Your answer must match the material exactly, line for line.
____________
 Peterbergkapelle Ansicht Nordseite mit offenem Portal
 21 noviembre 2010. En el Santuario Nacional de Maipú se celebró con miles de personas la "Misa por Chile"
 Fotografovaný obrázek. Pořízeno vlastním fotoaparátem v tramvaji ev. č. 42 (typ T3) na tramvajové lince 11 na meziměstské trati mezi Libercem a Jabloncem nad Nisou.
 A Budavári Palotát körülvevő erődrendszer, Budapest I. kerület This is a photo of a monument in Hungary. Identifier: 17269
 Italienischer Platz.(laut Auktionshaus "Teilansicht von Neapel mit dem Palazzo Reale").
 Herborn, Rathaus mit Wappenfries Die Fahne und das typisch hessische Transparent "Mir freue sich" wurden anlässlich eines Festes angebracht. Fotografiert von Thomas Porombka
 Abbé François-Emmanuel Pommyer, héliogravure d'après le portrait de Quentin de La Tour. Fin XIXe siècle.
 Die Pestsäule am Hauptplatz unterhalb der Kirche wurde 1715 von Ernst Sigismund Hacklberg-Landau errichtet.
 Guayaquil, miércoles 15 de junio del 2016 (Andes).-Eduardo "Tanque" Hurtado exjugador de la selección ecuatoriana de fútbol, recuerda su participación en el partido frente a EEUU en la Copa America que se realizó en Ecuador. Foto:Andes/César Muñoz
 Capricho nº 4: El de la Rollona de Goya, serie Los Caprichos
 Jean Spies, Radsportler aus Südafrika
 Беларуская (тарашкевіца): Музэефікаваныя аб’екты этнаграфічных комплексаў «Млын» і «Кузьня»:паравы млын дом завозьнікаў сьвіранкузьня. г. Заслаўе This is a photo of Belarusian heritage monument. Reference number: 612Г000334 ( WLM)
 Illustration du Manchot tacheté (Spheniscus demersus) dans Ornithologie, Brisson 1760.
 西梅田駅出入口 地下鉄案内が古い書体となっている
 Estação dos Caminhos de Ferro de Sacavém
____________
◆ Your response:
 Peterbergkapelle Ansicht Nordseite mit offenem Portal
 21 noviembre 2010. En el Santuario Nacional de Maipú se celebró con miles de personas la "Misa por Chile"
 Fotografovaný obrázek. Pořízeno vlastním fotoaparátem v tramvaji ev. č. 42 (typ T3) na tramvajové lince 11 na meziměstské trati mezi Libercem a Jabloncem nad Nisou.
 A Budavári Palotát körülvevő erődrendszer, Budapest I. kerület This is a photo of a monument in Hungary. Identifier: 17269
 Italienischer Platz.(laut Auktionshaus "Teilansicht von Neapel mit dem Palazzo Reale").
 Herborn, Rathaus mit Wappenfries Die Fahne und das typisch hessische Transparent "Mir freue sich" wurden anlässlich eines Festes angebracht. Fotografiert von Thomas Porombka
 Abbé François-Emmanuel Pommyer, héliogravure d'après le portrait de Quentin de La Tour. Fin XIXe siècle.
 Die Pestsäule am Hauptplatz unterhalb der Kirche wurde 1715 von Ernst Sigismund Hacklberg-Landau errichtet.
 Guayaquil, miércoles 15 de junio del 2016 (Andes).-Eduardo "Tanque" Hurtado exjugador de la selección ecuatoriana de fútbol, recuerda su participación en el partido frente a EEUU en la Copa America que se realizó en Ecuador. Foto:Andes/César Muñoz
 Capricho nº 4: El de la Rollona de Goya, serie Los Caprichos
 Jean Spies, Radsportler aus Südafrika
 Беларуская (тарашкевіца): Музэефікаваныя аб’екты этнаграфічных комплексаў «Млын» і «Кузьня»:паравы млын дом завозьнікаў сьвіранкузьня. г. Заслаўе This is a photo of Belarusian heritage monument. Reference number: 612Г000334 ( WLM)
 Illustration du Manchot tacheté (Spheniscus demersus) dans Ornithologie, Brisson 1760.
 西梅田駅出入口 地下鉄案内が古い書体となっている
 Estação dos Caminhos de Ferro de Sacavém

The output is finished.